После вспышки заперся в кабинете с намерением спать теперь здесь, на диване. Соня рыдала и во всем винила какую-то женщину, которая соблазнила ее Левочку. Она ухаживала за сыном, давала ему лекарства и каждый раз, проходя мимо кабинета, надеялась, что муж окликнет ее, но было тихо, в своей комнате ей не спалось. Под утро он вернулся, но примирение наступило не сразу. На смену слезам пришли поцелуи. В ранний час измученная Соня пошла в купальню и позже признавалась, что никогда не забудет этого восхитительного, ясного, свежего начала дня, но не могла забыть и возгласа мужа, что он оставит ее. Она с наслаждением погрузилась в прохладную воду: ей вдруг захотелось простудиться и умереть. Не простудилась, вернулась в дом, покормила Алексея, и его улыбка вернула ей счастье.
На исходе лета, оставив жену с детьми в Ясной, Толстой уехал в Москву со старшими сыновьями, чтобы подготовить переезд семьи на новое место. Четыре месяца назад он купил дом, как говорил, из соображений экономии. Придерживаясь во всем простоты, выбрал не в центре, а на рабочей окраине, в Хамовниках. Рядом была обувная фабрика, ткацкая, пивоваренный завод… У каждого был свой особый гудок, свой запах, звук. Главное, что привлекло Толстых в новом доме, – большой, окруженный стеною сад, с липами, непроходимыми зарослями, яблонями, вишнями, сливами, боярышником, небольшим пригорком, беседкой и площадкой, на которой летом можно было играть в крокет, а зимой заливать каток. Рядом – служебные строения – конюшня, каретная, сарай, хлев. Сам дом двухэтажный, деревянный, охровый, с зелеными наличниками. Состояние его внутри было плачевным. К тому же не было водопровода, но в саду был колодец.

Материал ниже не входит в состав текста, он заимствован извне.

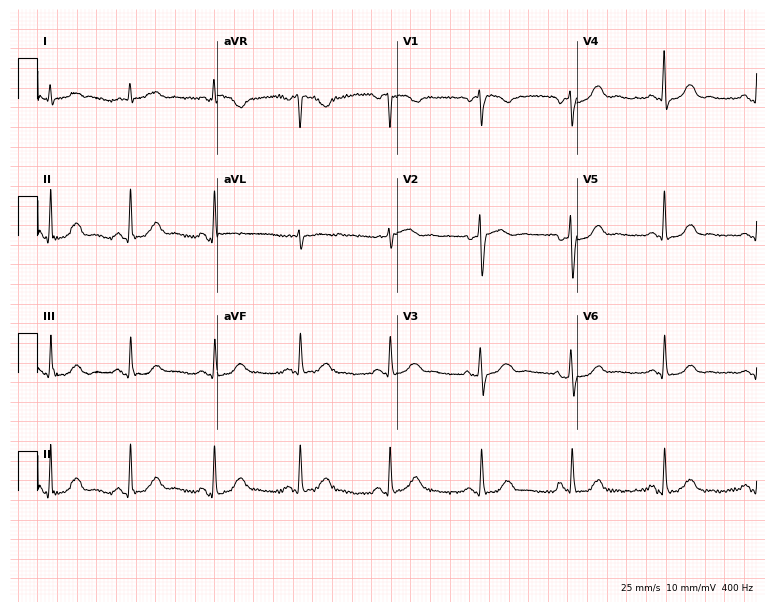
Resting 12-lead electrocardiogram (7.3-second recording at 400 Hz). Patient: a female, 77 years old. Read as a normal ECG.

С энергией, странной для человека, считающего себя врагом всяких материальных забот, Толстой взял на себя руководство по улучшению дома: требовалось починить крышу, заменить полы, подкрасить, поклеить свежие обои… Решено было переехать в октябре. Лев Николаевич без конца спорил с архитектором, ругался с рабочими, бегал по мебельным магазинам, перевозил необходимое из Денежного. Ежедневно отчитывался перед Соней: архитектор, к большому его сожалению, сказал, что раньше первого октября переехать будет невозможно, во вторник будут готовы четыре нижние комнаты, основное препятствие – штукатурка плохо сохнет, обои в угловой комнате слишком светлые, а в столовой – слишком темные, зато в Таниной комнате все как надо, перила лестничные хороши, но сквозь перегородки может пролезть ребенок. Он мечтает удивить ее устройством дома, но боится, что ничего не получится и она застанет беспорядок, который приведет ее в ужас.